| DATA |

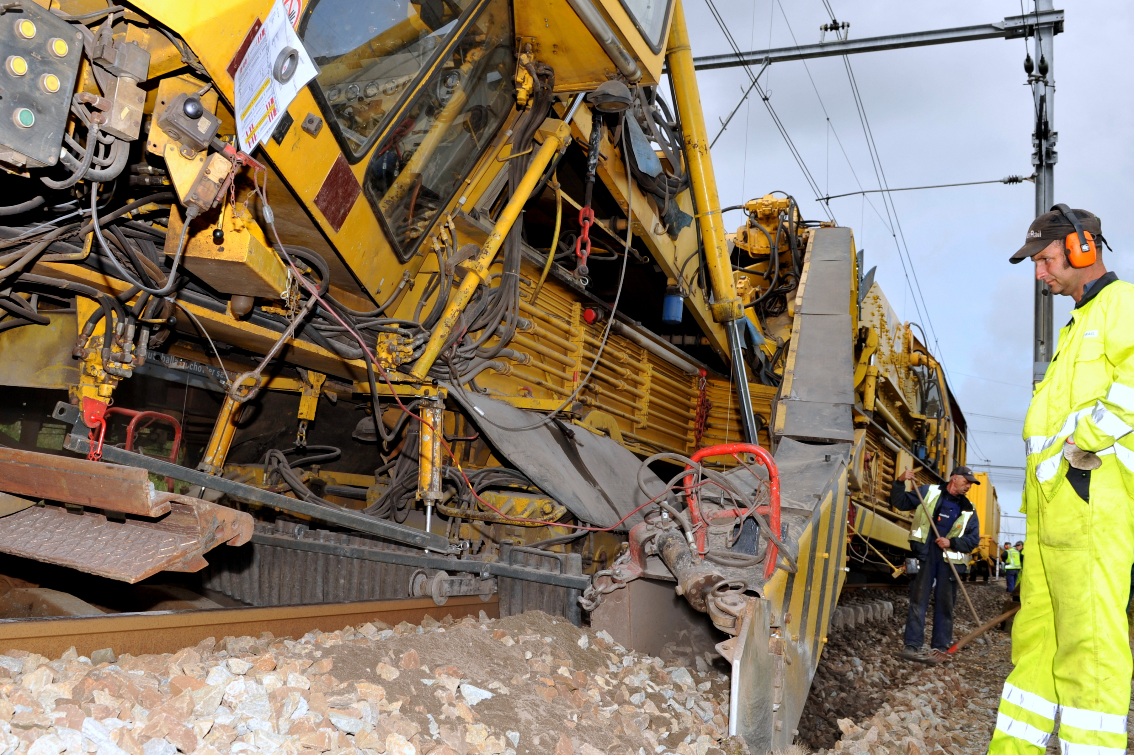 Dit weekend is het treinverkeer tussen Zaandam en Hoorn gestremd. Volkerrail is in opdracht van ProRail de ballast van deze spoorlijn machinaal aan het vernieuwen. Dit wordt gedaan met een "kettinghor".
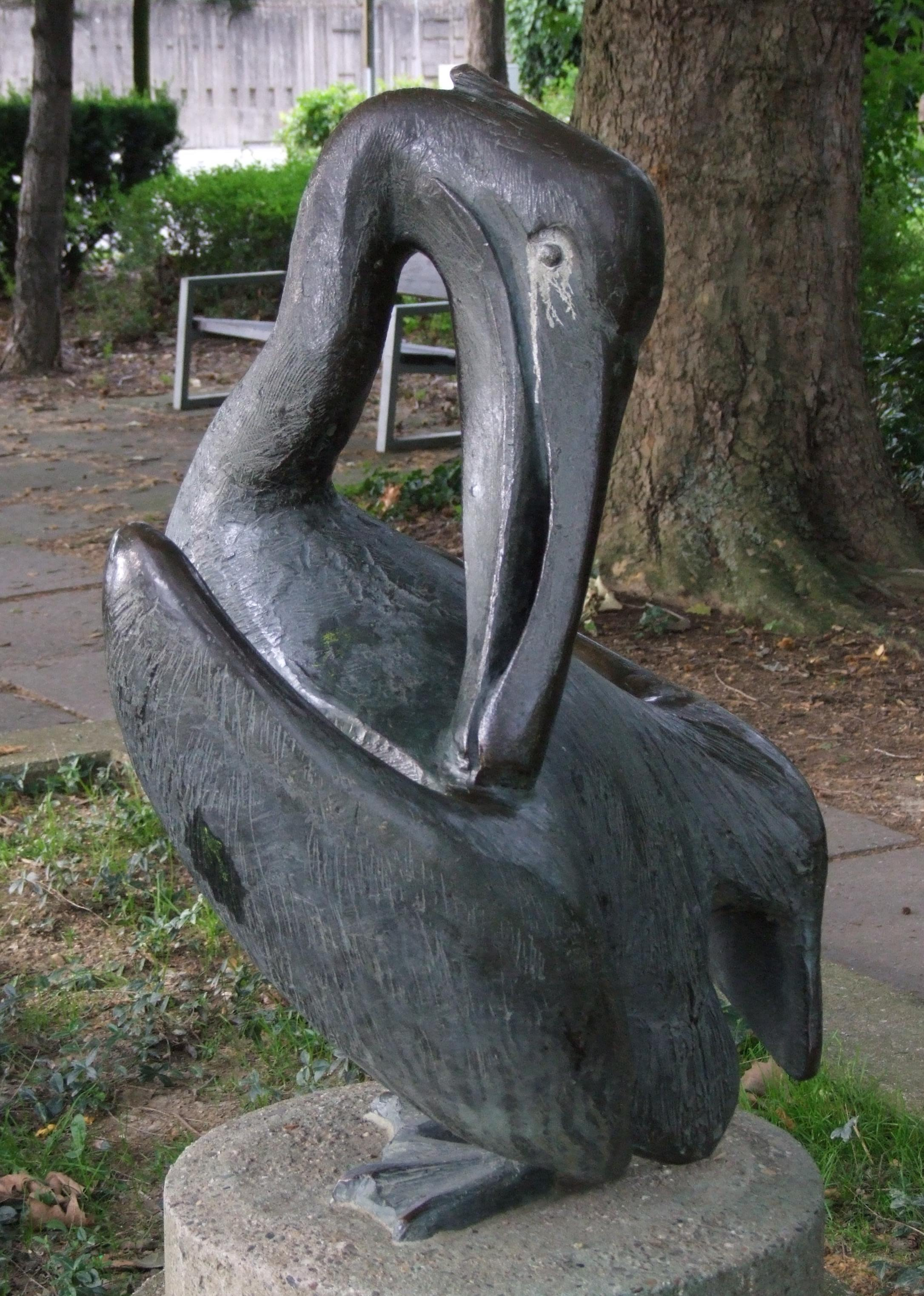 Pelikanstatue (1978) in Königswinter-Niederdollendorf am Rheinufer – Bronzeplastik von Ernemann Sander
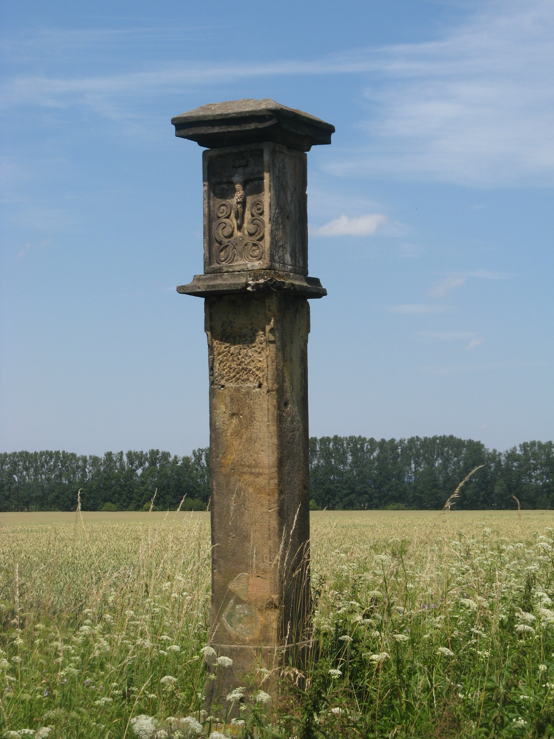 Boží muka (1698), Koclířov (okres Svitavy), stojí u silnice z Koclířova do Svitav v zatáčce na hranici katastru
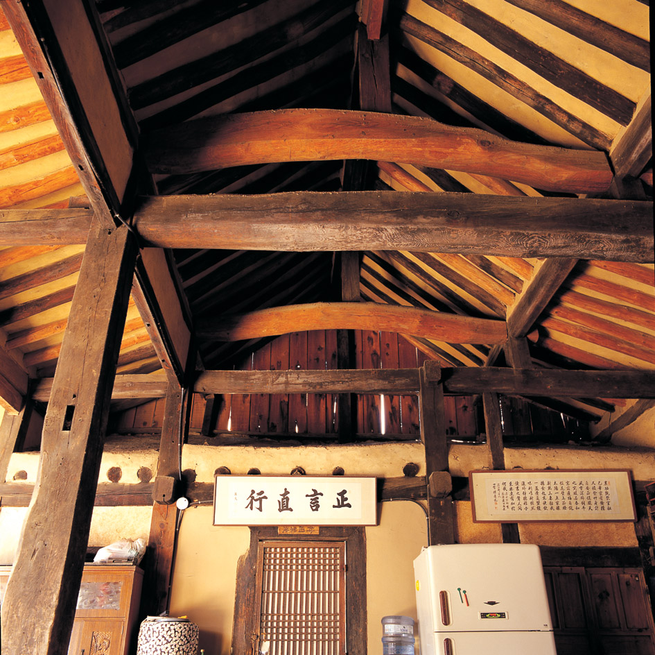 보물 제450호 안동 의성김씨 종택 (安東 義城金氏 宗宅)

---

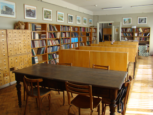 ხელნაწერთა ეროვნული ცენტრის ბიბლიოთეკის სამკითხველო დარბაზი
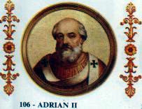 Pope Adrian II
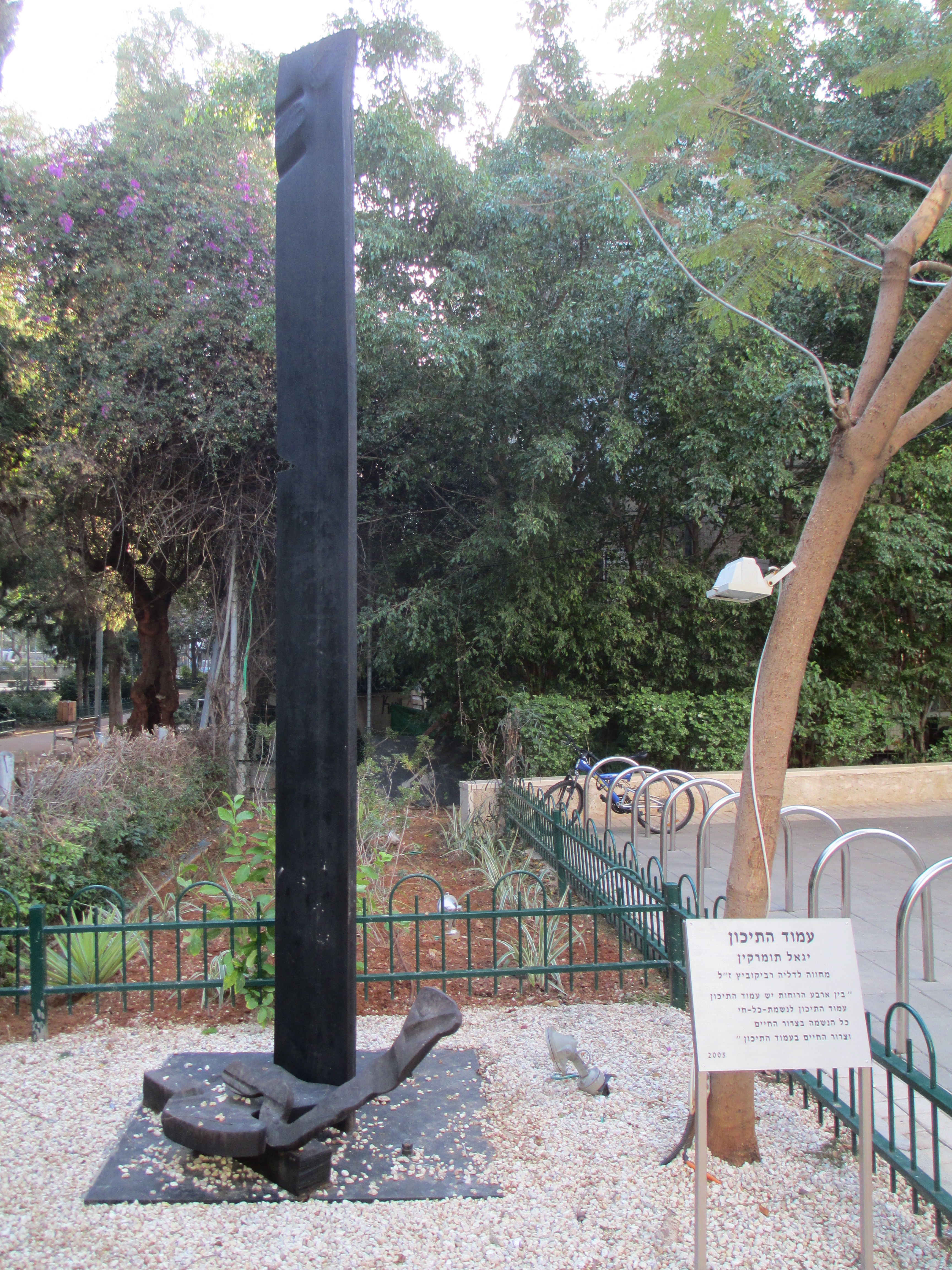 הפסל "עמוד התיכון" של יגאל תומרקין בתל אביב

| WHAT NEEDS TO BE DONE |
Above are records; write out the lines from the one with "Dit weekend is" down to the one with "보물 제450호 안동 의성김씨 종택 (安東 義城金氏 宗宅)", exactly, leaving the pictures out.

| RESULT |
 Dit weekend is het treinverkeer tussen Zaandam en Hoorn gestremd. Volkerrail is in opdracht van ProRail de ballast van deze spoorlijn machinaal aan het vernieuwen. Dit wordt gedaan met een "kettinghor".
 Pelikanstatue (1978) in Königswinter-Niederdollendorf am Rheinufer – Bronzeplastik von Ernemann Sander
 Boží muka (1698), Koclířov (okres Svitavy), stojí u silnice z Koclířova do Svitav v zatáčce na hranici katastru
 보물 제450호 안동 의성김씨 종택 (安東 義城金氏 宗宅)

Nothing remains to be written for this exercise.